Task item:
Strip out the pictures and output each remaining line of the data word for word.
════════════════════
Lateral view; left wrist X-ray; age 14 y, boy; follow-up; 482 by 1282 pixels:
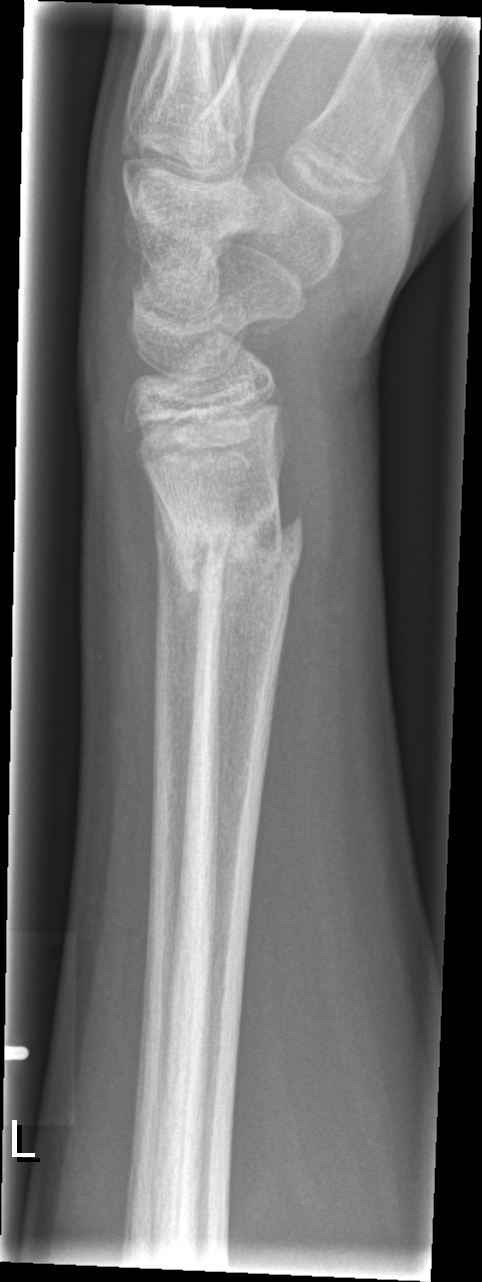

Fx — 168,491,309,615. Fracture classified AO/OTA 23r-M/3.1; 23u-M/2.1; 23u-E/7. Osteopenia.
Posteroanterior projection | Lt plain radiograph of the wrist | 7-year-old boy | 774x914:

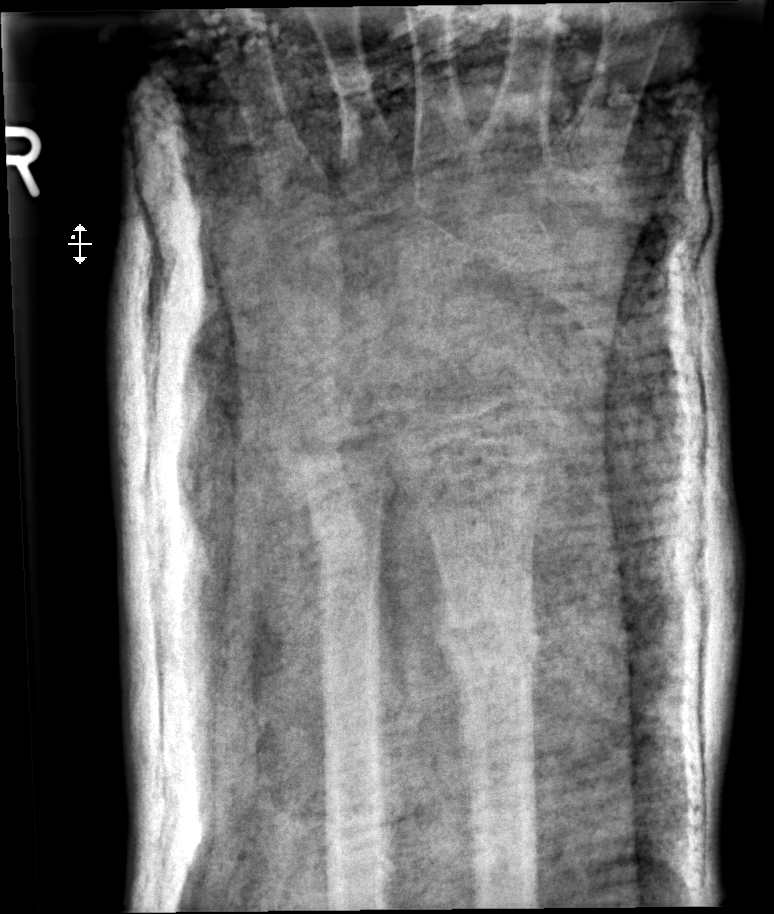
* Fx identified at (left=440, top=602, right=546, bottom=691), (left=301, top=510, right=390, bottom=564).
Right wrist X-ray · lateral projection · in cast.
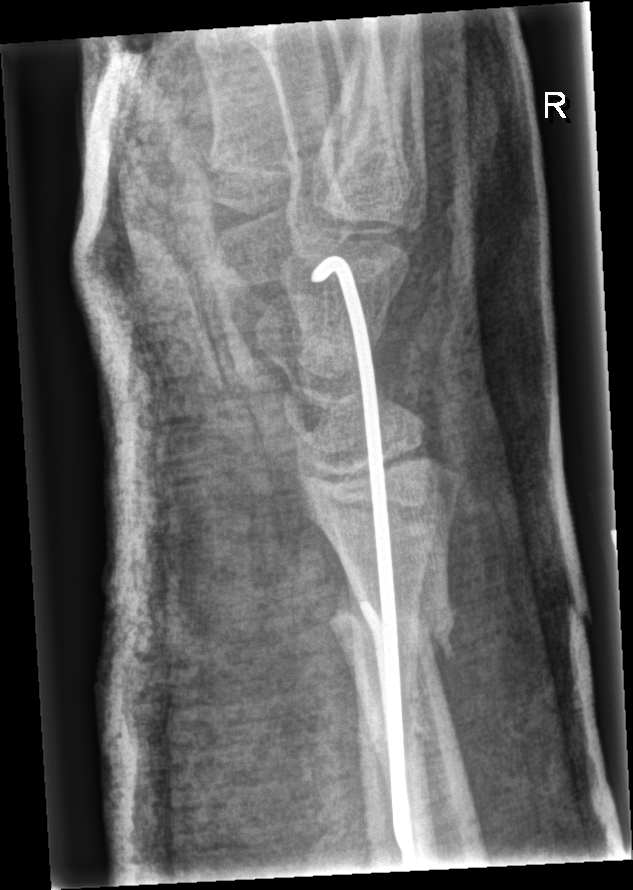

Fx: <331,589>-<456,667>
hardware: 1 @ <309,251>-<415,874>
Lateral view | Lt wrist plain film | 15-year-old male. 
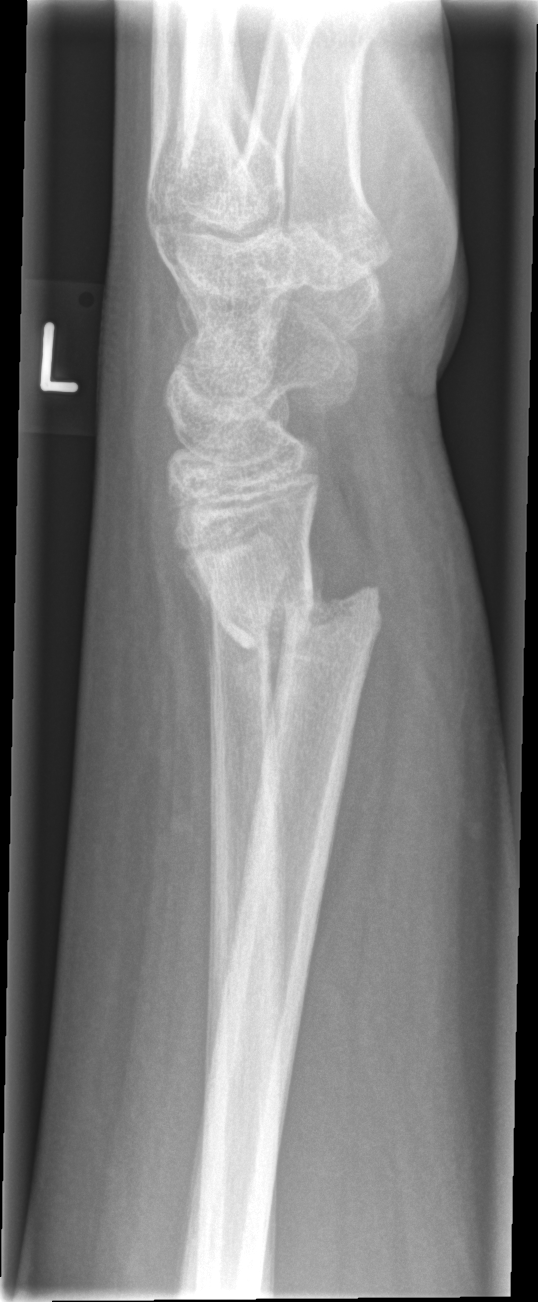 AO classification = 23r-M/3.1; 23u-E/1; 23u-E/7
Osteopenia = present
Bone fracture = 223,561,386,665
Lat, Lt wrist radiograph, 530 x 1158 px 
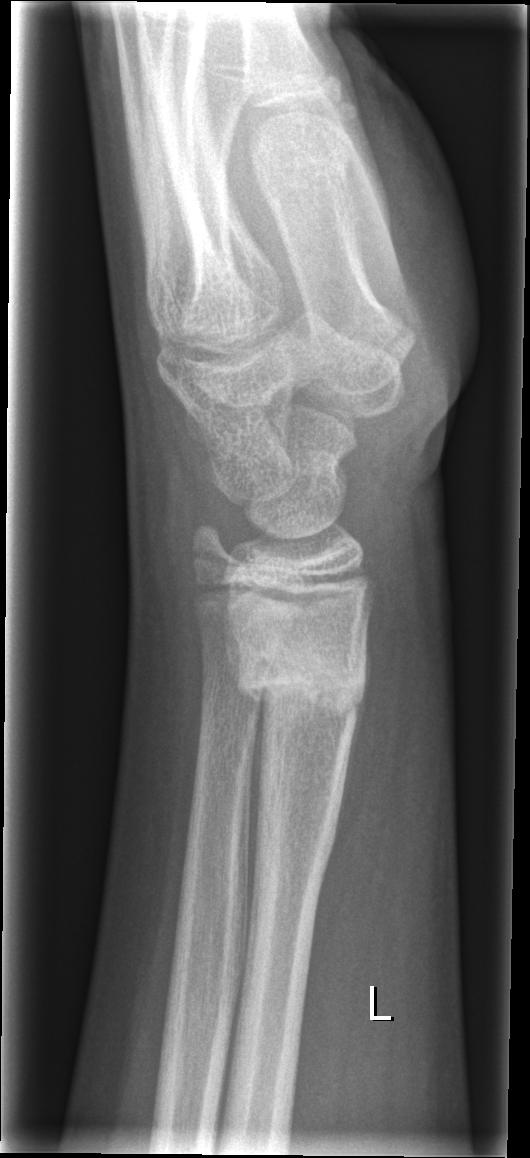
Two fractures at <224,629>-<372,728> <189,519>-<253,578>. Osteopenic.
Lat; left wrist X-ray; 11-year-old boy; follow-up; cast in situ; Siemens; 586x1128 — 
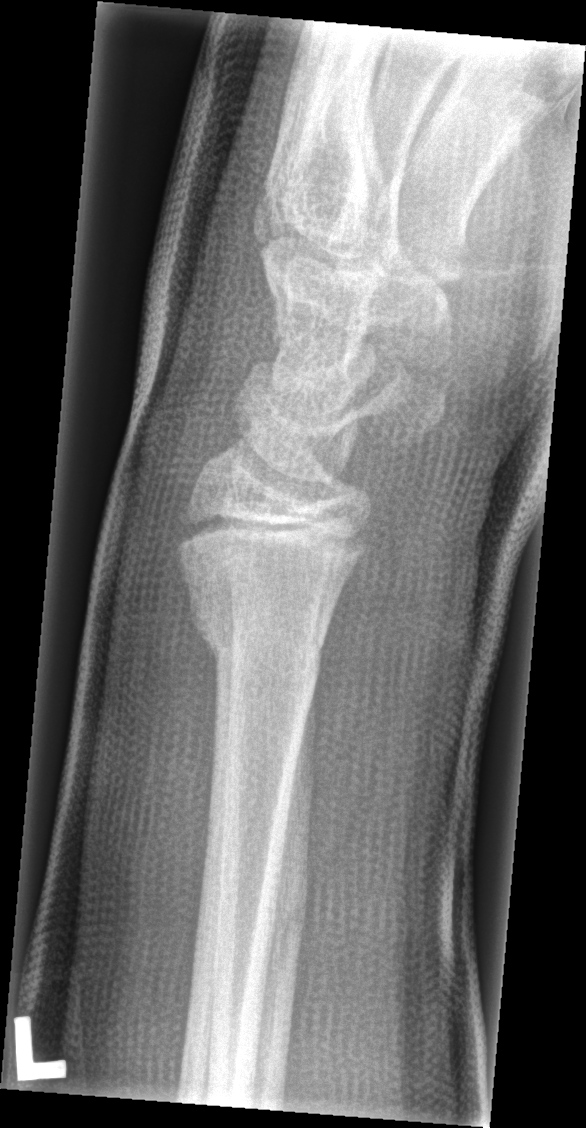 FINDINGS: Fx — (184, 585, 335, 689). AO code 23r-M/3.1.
════════════════════
Exercise response:
Lateral view; left wrist X-ray; age 14 y, boy; follow-up; 482 by 1282 pixels:

Fx — 168,491,309,615. Fracture classified AO/OTA 23r-M/3.1; 23u-M/2.1; 23u-E/7. Osteopenia.
Posteroanterior projection | Lt plain radiograph of the wrist | 7-year-old boy | 774x914:

* Fx identified at (left=440, top=602, right=546, bottom=691), (left=301, top=510, right=390, bottom=564).
Right wrist X-ray · lateral projection · in cast.

Fx: <331,589>-<456,667>
hardware: 1 @ <309,251>-<415,874>
Lateral view | Lt wrist plain film | 15-year-old male. 
 AO classification = 23r-M/3.1; 23u-E/1; 23u-E/7
Osteopenia = present
Bone fracture = 223,561,386,665
Lat, Lt wrist radiograph, 530 x 1158 px 
Two fractures at <224,629>-<372,728> <189,519>-<253,578>. Osteopenic.
Lat; left wrist X-ray; 11-year-old boy; follow-up; cast in situ; Siemens; 586x1128 — 
 FINDINGS: Fx — (184, 585, 335, 689). AO code 23r-M/3.1.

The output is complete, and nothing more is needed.